La rivalità tra Stati Uniti e Cina è sfociata in una guerra commerciale nel biennio 2018-19, con l’introduzione di dazi e restrizioni reciproci. La pandemia di Covid-19 ha in seguito evidenziato la vulnerabilità delle catene di approvvigionamento, spingendo molti governi a introdurre sussidi per sostenere la produzione nazionale di beni essenziali. L’interdipendenza tra paesi, prima vista come un elemento di stabilità, è stata progressivamente considerata una fonte di rischio, soprattutto per le forniture estere in settori strategici. L’invasione russa dell’Ucraina nel 2022 ha acuito queste tendenze, aumentando le divisioni geopolitiche. Dall’inizio di quest’anno l’amministrazione statunitense ha imposto nuovi dazi che hanno interessato anche paesi tradizionalmente alleati e la quasi totalità dei beni, portando le proprie barriere commerciali al livello più alto dal protezionismo degli anni trenta e generando una forte incertezza sui mercati per il susseguirsi di annunci di misure, sospensioni temporanee e accordi parziali.
A fronte del rallentamento del commercio di beni e della sua crescente frammentazione, l’interscambio di servizi ha invece continuato a espandersi, favorito dal progresso tecnologico e dalla digitalizzazione.

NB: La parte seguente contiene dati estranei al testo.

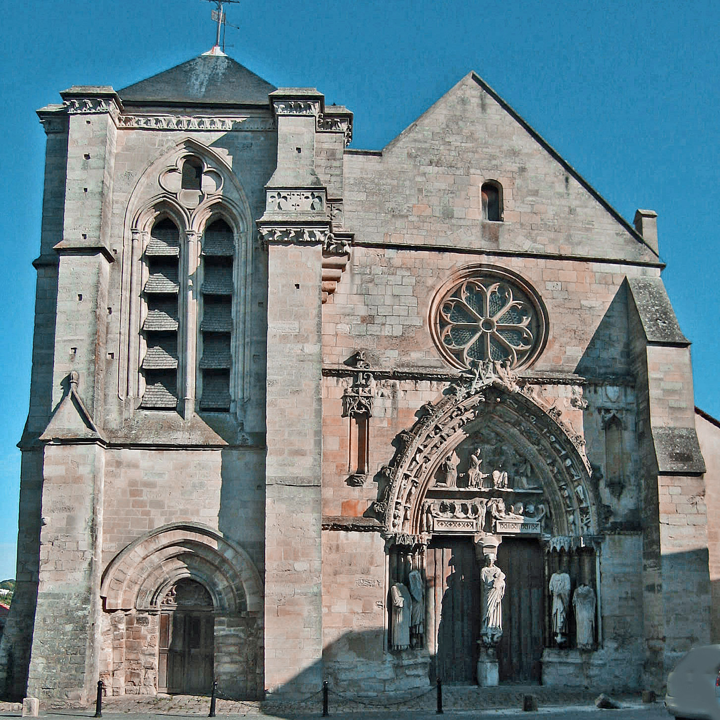 Basilique, façade du 12ème siècle, Longpont-sur-Orge
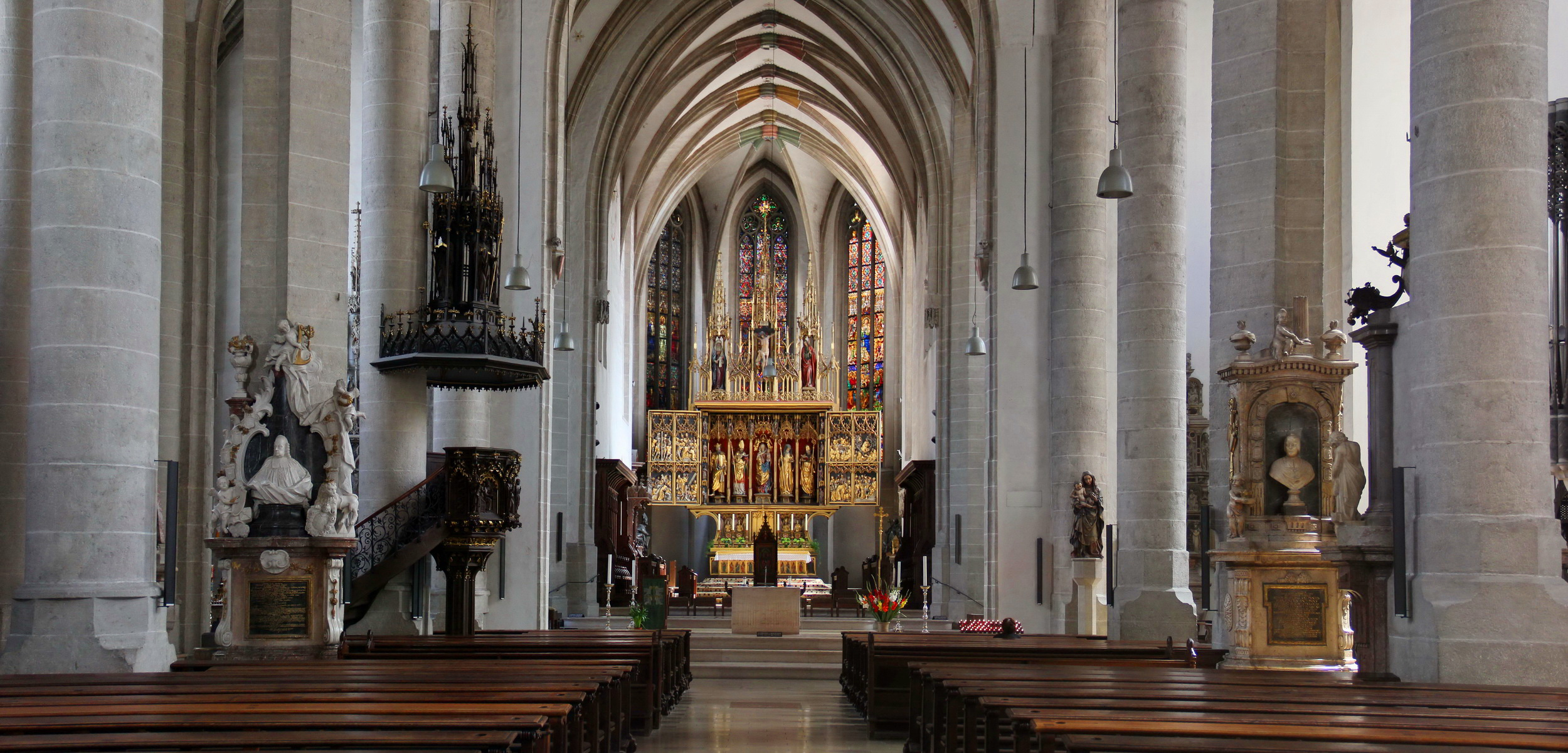 Eichstätt Cathedral Native nameDom zu EichstättLocationEichstätt, Upper Bavaria, GermanyCoordinates48° 53′ 30.86″ N, 11° 11′ 00.56″ E Authority control VIAF: 247706570 GND: 4218076-4
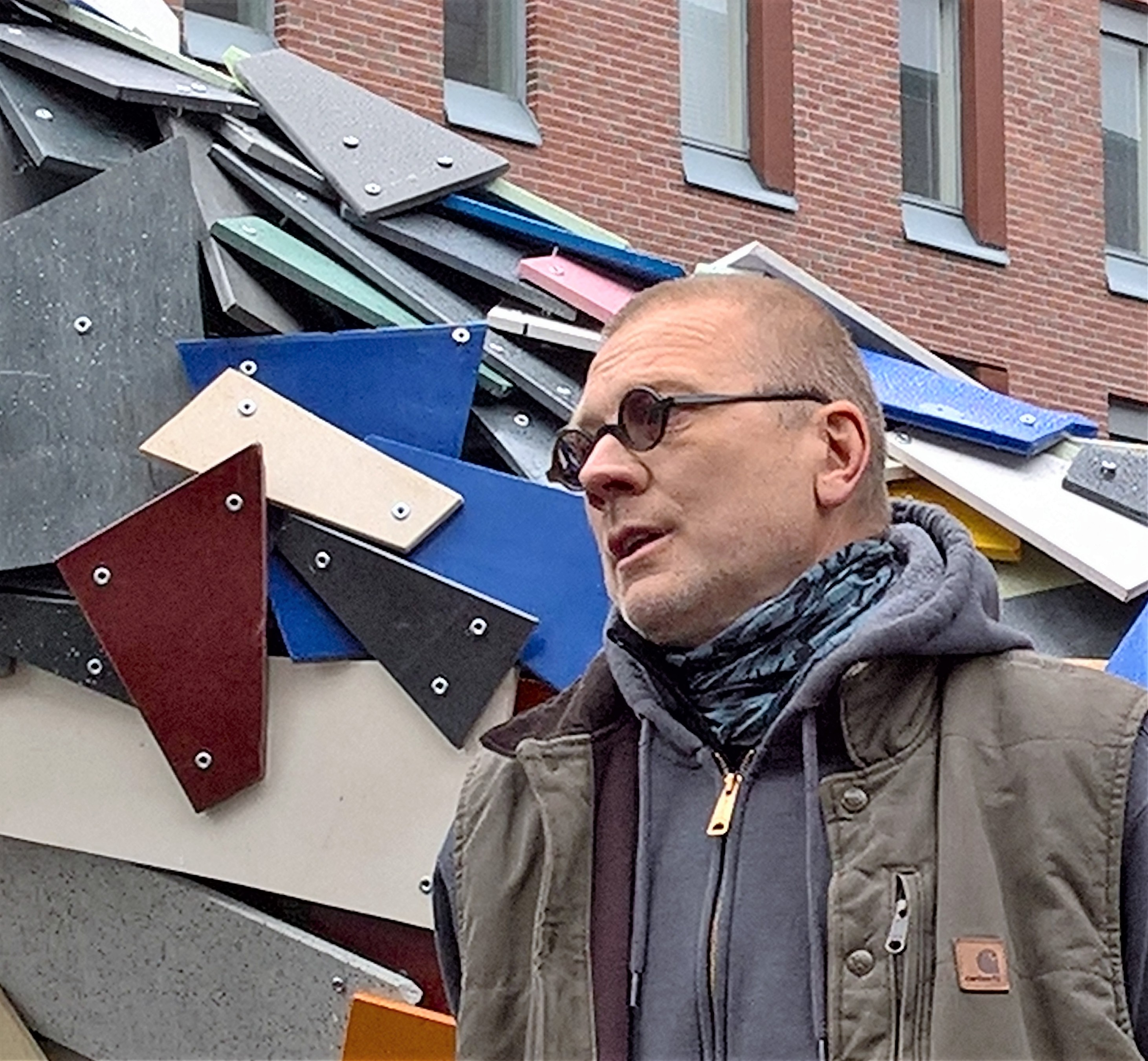 Kuva taiteilija Villu Jaanisoosta vuonna 2016.

Questi sviluppi hanno ridotto drasticamente i costi di comunicazione e reso possibile esportare servizi prima considerati non commerciabili, trasformando le modalità di integrazione tra le economie.
Queste dinamiche del commercio globale pongono sfide rilevanti per l’Italia, fortemente interconnessa nei mercati internazionali dei beni e dei servizi tradizionali, ma con una presenza ancora limitata nei servizi avanzati. Le esportazioni italiane sono inoltre esposte all’imposizione dei dazi da parte degli Stati Uniti, uno dei principali mercati di sbocco. Un inasprimento delle tensioni geopolitiche globali potrebbe creare difficoltà alle filiere produttive e alle forniture di input critici, come quelle per la transizione digitale ed energetica.